I do not intend to dwell on the use of the use of the attributes but rather focus on their placement within the code. The following sums up my opinion:

...
SQL statement (SELECT, INSERT, UPDATE, DELETE, MERGE)
<<<--- NOTHING EVER, EVER, EVER GOES HERE!!!!!!! --->>>
SQL%attribute use
...

My reasoning is quite simple, the implicit cursor attributes relate to the last SQL statement executed. If any code appear between the SQL statement and the use of the implicit cursor attribute then there is a risk that the implicit cursor attribute no longer reflects the SQL statement that you believe it to. For example, consider this code snippet:

...
UPDATE emp
SET    sal = sal * 1.05
WHERE  deptno = l_deptno;

dbms_output.put_line ('Number of employees updated: ' || TO_CHAR(SQL%ROWCOUNT));

IF (SQL%ROWCOUNT = 0) THEN
   RAISE_APPLICATION_ERROR (-20000,'ERROR: No employees updated!');
END IF;   
...

So, in the above code, we’re doing a simple update to the EMP table (l_deptno would be a variable), writing out a trace message using DBMS_OUTPUT and then raising an exception if we find that no rows got updated. Quite simple and nothing obviously amiss.

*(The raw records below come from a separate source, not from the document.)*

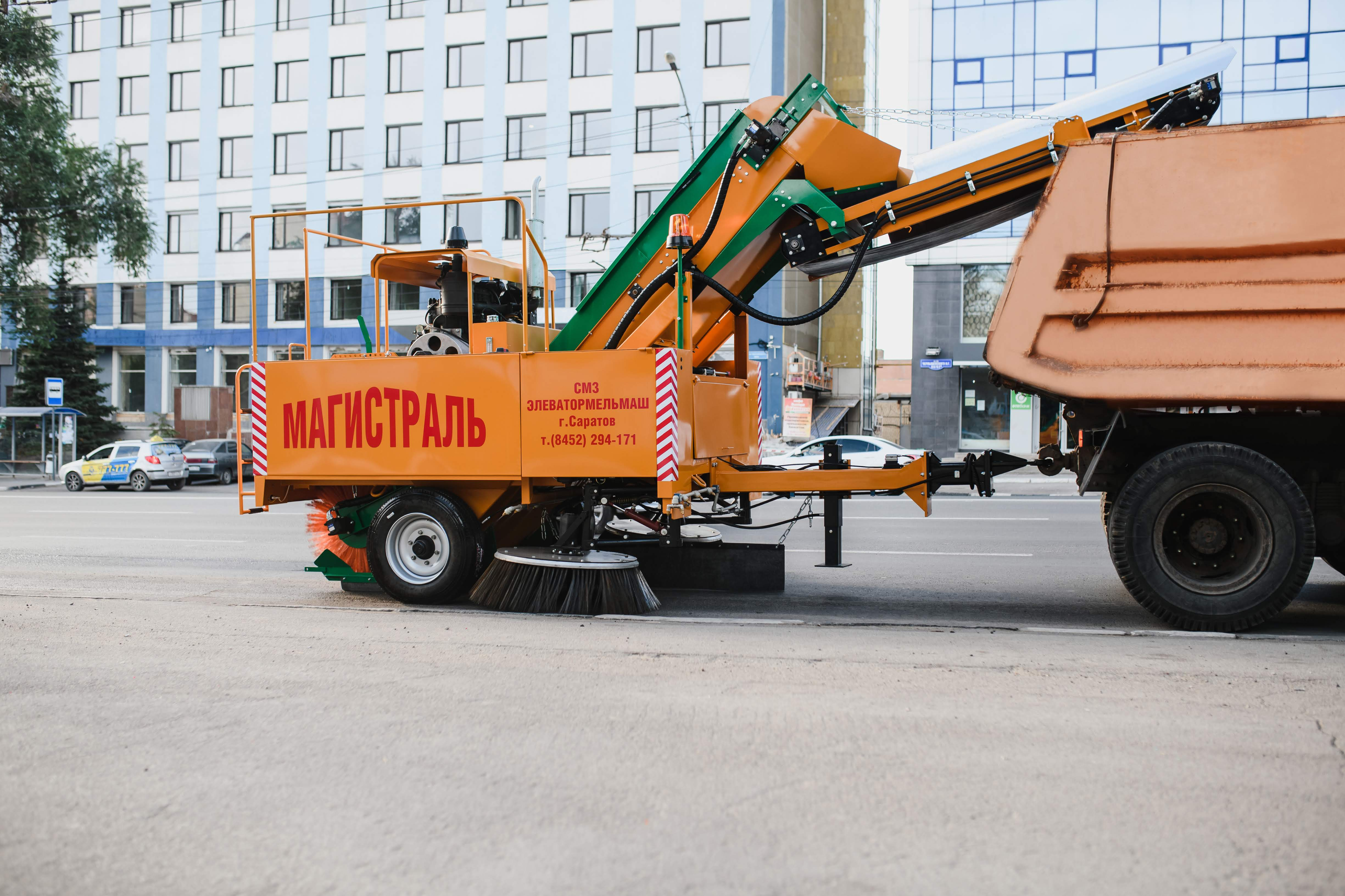 ПУМ-001 "Магистраль" прицепная подметально-уборочная машина элеваторного типа. Предназначена для тяжелой и скоростной уборки крупных транспортных магистралей и городских улиц, рыночных и привокзальных площадей. производство ОАО "СМЗ "Элеватормельмаш" (РФ, г. Саратов)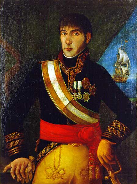 Retrato del teniente general Baltasar Hidalgo de Cisneros (1758-1829), que llegó a ser virrey del Río de la Plata. Es un retrato de medio cuerpo, y el personaje viste uniforme de teniente general, que en aquella época era similar entre los miembros del ejército y los de la armada, y luce la banda de la Orden de Isabel la Católica, la cruz de caballero de la Orden de Carlos III y la placa de comendador de dicha orden, la placa de la gran cruz de la Orden de San Hermenegildo, y las placas de las órdenes de Isabel la Católica y de la Orden de la Flor de Lis de Francia. El retrato fue depositado en el Museo Naval de Madrid por su hijo, José Hidalgo de Cisneros, que era brigadier de la Guardia Civil, en 1852, y fue restaurado en 1993.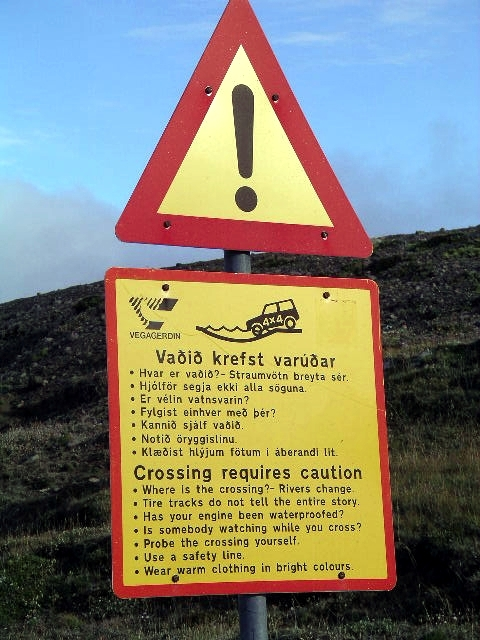 Auteur : Laurent Deschodt Description : un panneau précédant un passage à gué dans le Kerlingarfjöll, en Islande Traverser réclame de la prudence Où est le gué ? - Les rivières bougent Les traces de roue ne disent pas toute l'histoire Est-ce que votre moteur est water-proof ? Est-ce que quelqu'un vous regarde en train de traverser ? Testez la traversée par vous même Utilisez un filin de sécurité Portez des vêtements chauds de couleurs vives heu... Sommes nous vraiment obligés de passer par là ?

Suppose however that a developer later comes along and decides the DBMS_OUTPUT is not a suitable facility for writing trace messages. The developer has created a routine LOG.MSG and, since the call interface to this routine is the same as the PUT_LINE routine, a search and replace on the code should work nicely. Hence the code ends up as:

...
UPDATE emp
SET    sal = sal * 1.05
WHERE  deptno = l_deptno;

log.msg ('Number of employees updated: ' || TO_CHAR(SQL%ROWCOUNT));

IF (SQL%ROWCOUNT = 0) THEN
   RAISE_APPLICATION_ERROR (-20000,'ERROR: No employees updated!');
END IF;   
...

The bug lies in the reference to SQL%ROWCOUNT in the IF block. We might think that the reference to the implicit cursor relates to the UPDATE statement but we’re now making a call to LOG.MSG between the SQL statement and the use of the SQL%ROWCOUNT. If within LOG.MSG, we execute something like:

INSERT INTO log_msg (...)
VALUES (...)

then the SQL%ROWCOUNT in the IF bock will be based on the INSERT operation contained in LOG.MSG and not the UPDATE statement we think it refers to.

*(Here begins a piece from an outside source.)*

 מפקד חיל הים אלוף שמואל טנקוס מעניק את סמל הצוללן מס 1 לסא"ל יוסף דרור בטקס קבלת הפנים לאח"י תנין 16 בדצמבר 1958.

Initial examination of the code shows nothing obviously amiss and the code compiles. Furthermore, it’s likely that the code will pass a number of unit tests. It will only fail a test that deliberately updates no EMP rows and tries to ensure the correct exception is raised. Hopefully such a unit test exists…

If I were feeling particularly cautious, I would recommend the following:

SQL statement (SELECT, INSERT, UPDATE, DELETE, MERGE)
assign SQL%attriubte to local variable
Use local variable instead of SQL% attribute here

By placing the implicit cursor attributes required into local variables the risk of anything going wrong is further lessened. Defensive programming techniques like this help make code more robust over a longer period of time.

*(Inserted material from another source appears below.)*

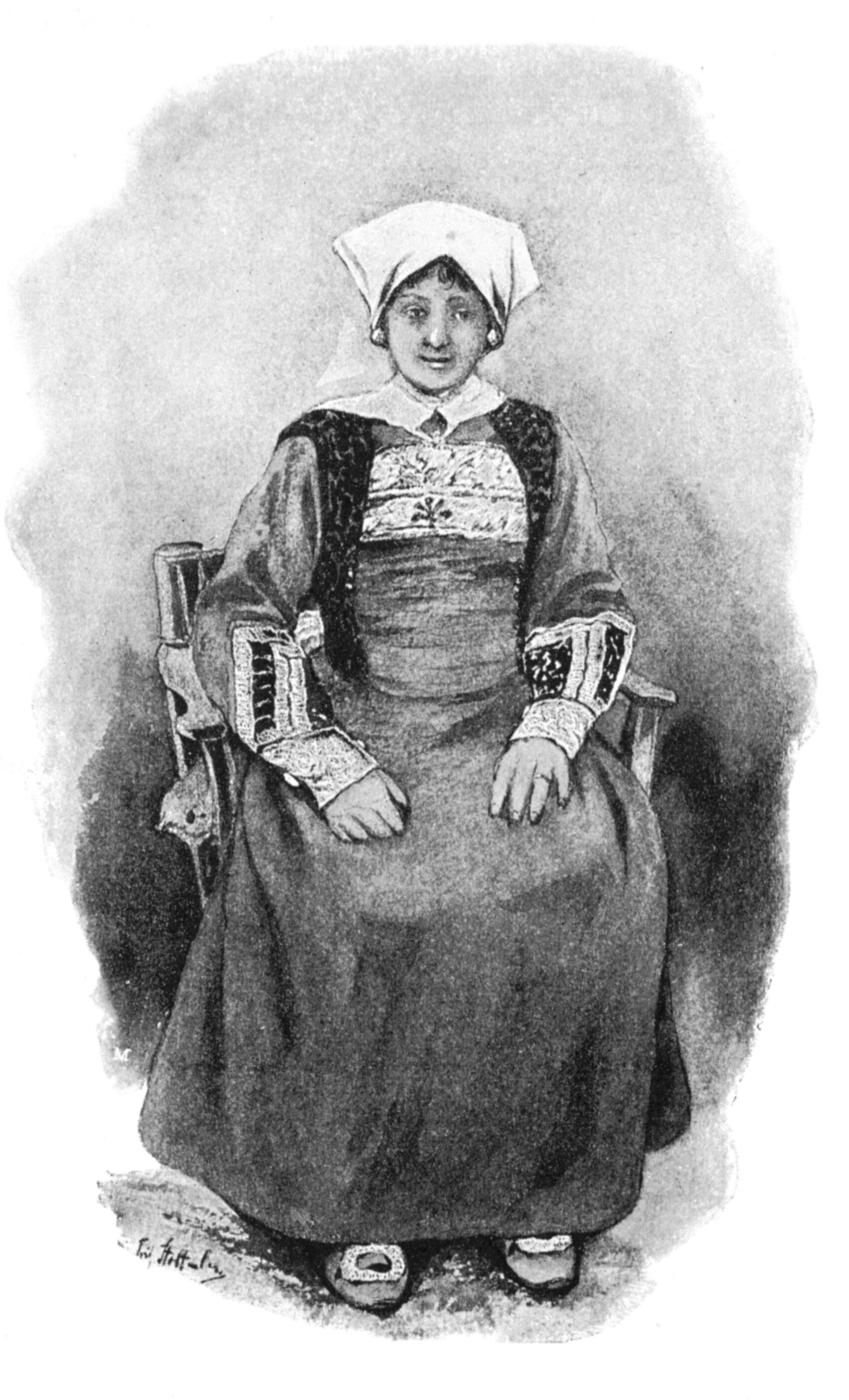 Tracht aus Ostenfeld, Kreis Nordfriesland.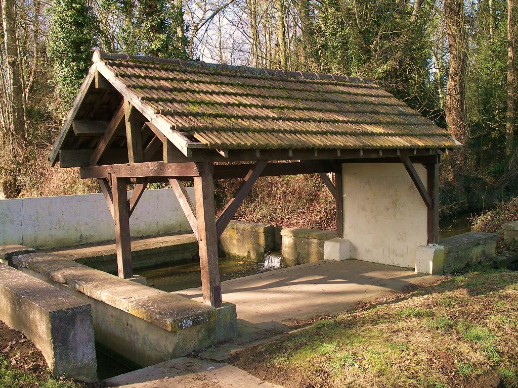 Lavoir de Sannerville (Calvados)

Okay, I’m sure you’re getting my point by now…

… but one further thing to note before I finish up. Let’s take a look at a slightly different scenario:

...
UPDATE emp
SET    sal = sal * 1.05
WHERE  deptno = 10;

COMMIT;

dbms_output.put_line ('Number of employees updated: ' || TO_CHAR(SQL%ROWCOUNT));
...

In this scenario I’ve added a COMMIT between the UPDATE statement and the DBMS_OUTPUT line. So, what does SQL%ROWCOUNT return?

The answer is 0. In the above scenario, the SQL%ROWCOUNT reflects the row count of the COMMIT statement, not the UPDATE statement. The implicit cursor attributes reflect the operation of the last SQL statement and isn’t restricted to simple DML statements. COMMIT and ROLLBACK will return 0 for the ROWCOUNT attribute. A “CREATE TABLE … AS SELECT…” operation, if executed using EXECUTE IMMEDIATE, will return the number of rows inserted into the newly created table.

So, in summary, I would urge developers to be careful of where they place references to the implicit cursor attributes. If any code comes between the SQL statement and the implicit cursor attribute reference then the attribute value should be captured into a local variable and the code should then reference the variable.